Each Nueron (node) has a unique Weight and Bias, and each layer has an Activation Function. The Activation Function defines the output of a neuron given its inputs, and does not change. We’ll talk more about Activation Functions below. As we train our model, we adjust the Weights and Biases.
Here’s are drawing of a Neural Network with three input nodes, a hidden layer with four nodes, and an output layer with two nodes. This might be how you’d construct a Neural Network that does binary classification: a model that tries to label inputs to one of two options for outputs.
en:User:Cburnett, CC BY-SA 3.0, via Wikimedia Commons |
If you’re looking for more explanation of the structure of Neural Networks, “But what is a Neural Network?” by 3Blue1Brown is excellent.

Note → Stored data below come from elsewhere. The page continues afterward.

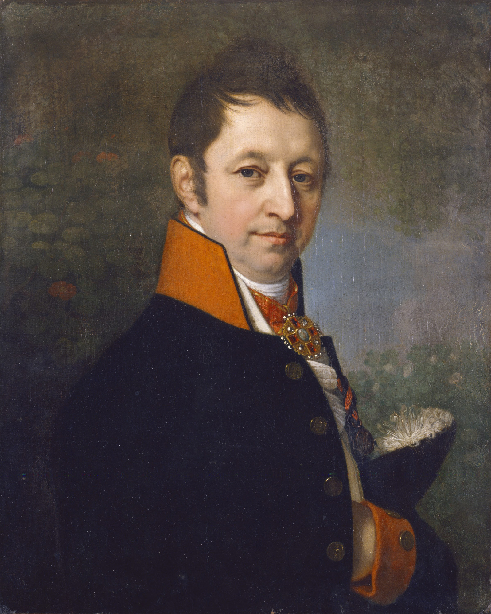 Иван Михайлович Яковлев (1763-1832), внук известного купца-миллионера Саввы Яковлевича Яковлева (1712-1784); сын М.С.Яковлева (1742-1781) и Степаниды Степановны Яковлевой (1738-1781). С 1809 г. – коллежский советник при Почтовом правлении, промышленник. Владелец большой мануфактуры в Ярославле.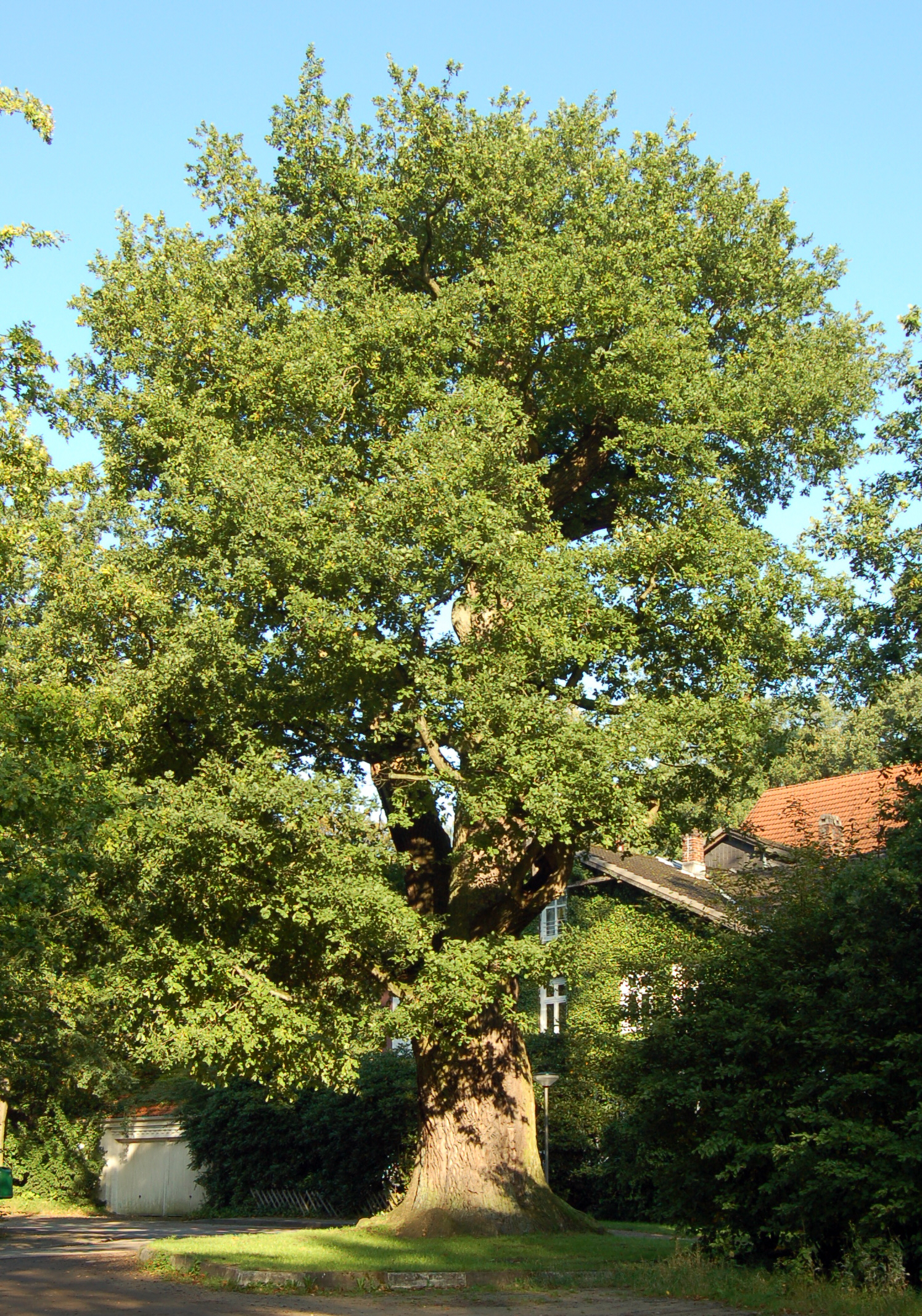 Die etwa 800-850 Jahre alte Eiche von Barmstedt, im Volksmund auch „Tausendjährige Eiche“ genannt, am Rantzauer See in Barmstedt. Es ist der älteste Baum im Kreis Pinneberg und hat einen Stammumfang von 6,70 Metern in einem Meter Höhe.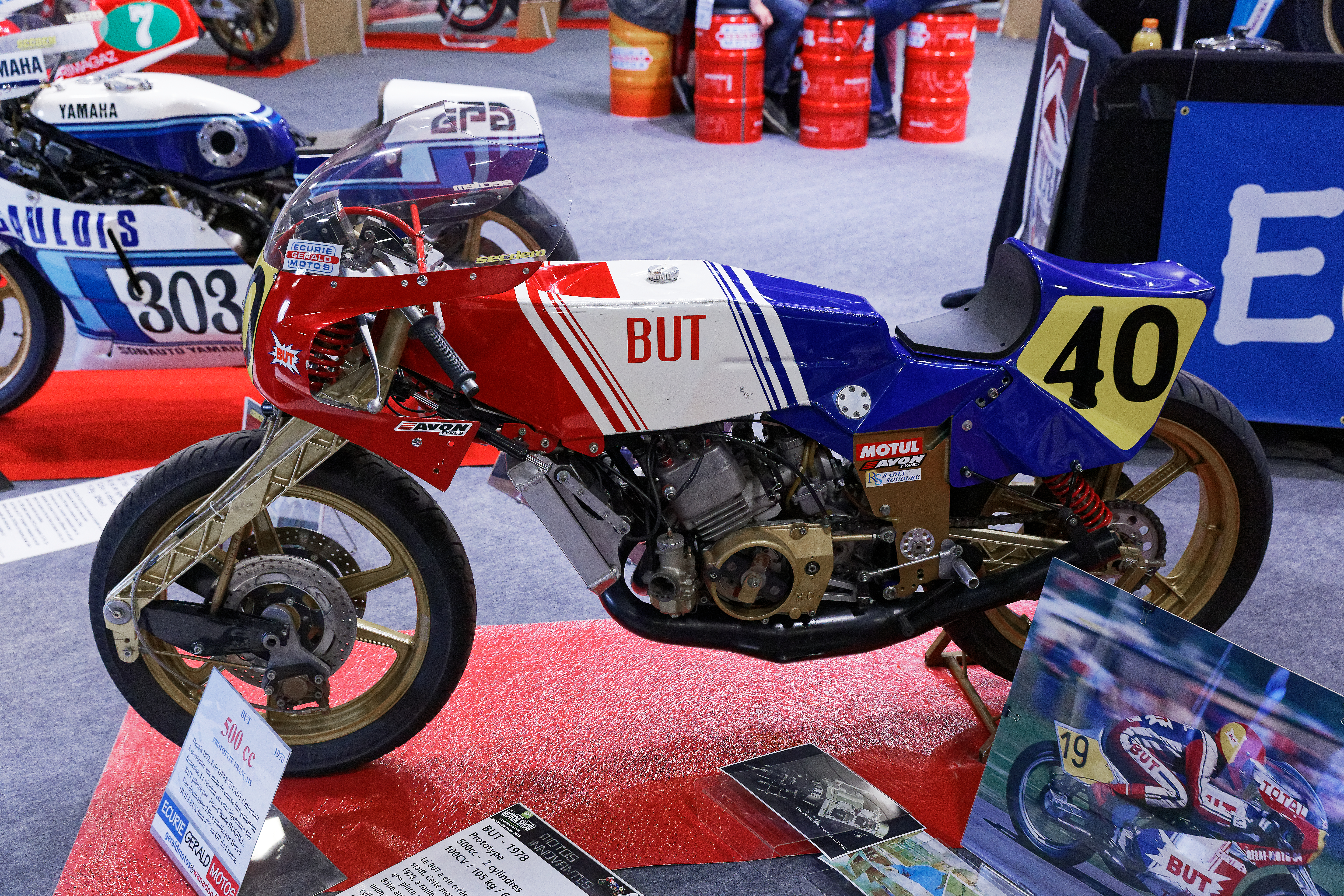 Une BUT 500 cc exposée lors du mondial de l'automobile de Paris 2018.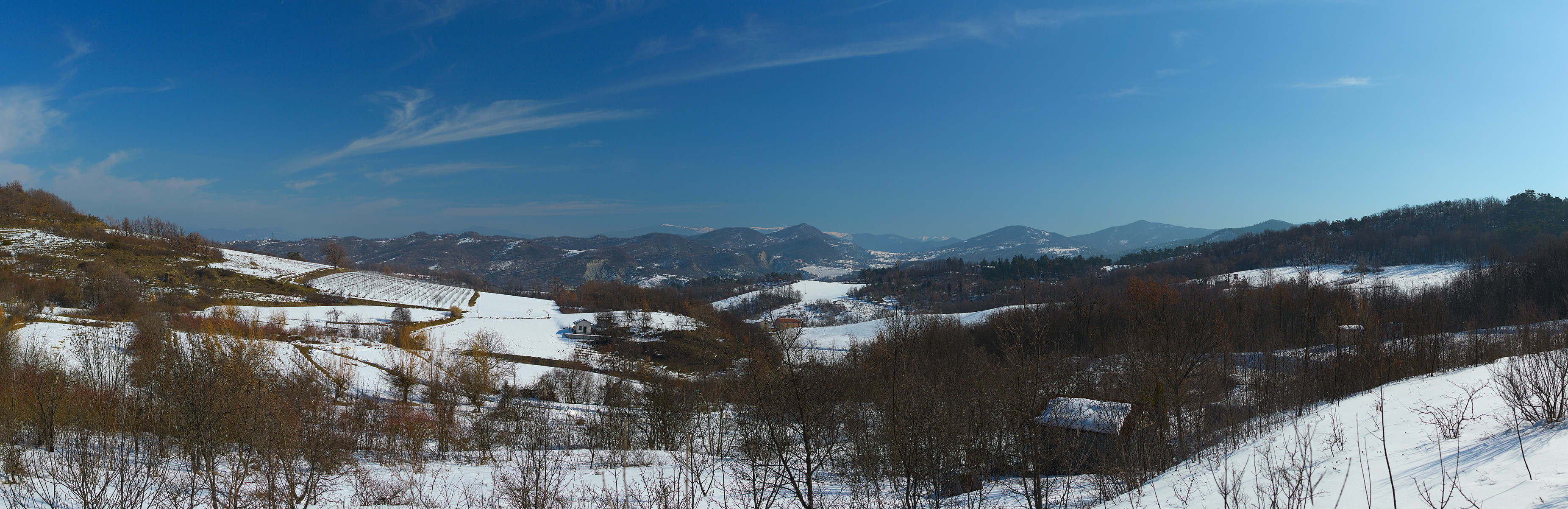 Panorama

How the Neural Network Learns
Neural Networks start out very stupid. As we’ll see, they begin with no more “intelligence” than random guessing. Our goal is to iteratively adjust the network’s Weights and Biases to make it smarter. This is called training and we do it in two steps: Forward Propagation and Back Propagation.
Forward Propagation
Think of this step as showing the Neural Network some input, and asking it to classify it. At the beginning, it’s very likely to get it wrong. But, like humans, we need to get things wrong before we know how to get them right. In Forward Propagation, we simply push all our features (pixels) through the Neural Network and ask, “what did you see?” The output is all the answers to that question.
Back Propagation
Think of this step as showing the Neural Network how right or wrong its answers were. We take all its answers to, “what did you see?” and come up with a measure of how wrong it was. We assign a numeric value to the “how wrong was it?” question with a cost function. From that numerica value, we can work backwards on all the neurons (nodes) to tell them, “you were X wrong, and this specific neuron contributed to Y amount of that error; adjust this neuron’s Weights and Biases by Z amount and try again.”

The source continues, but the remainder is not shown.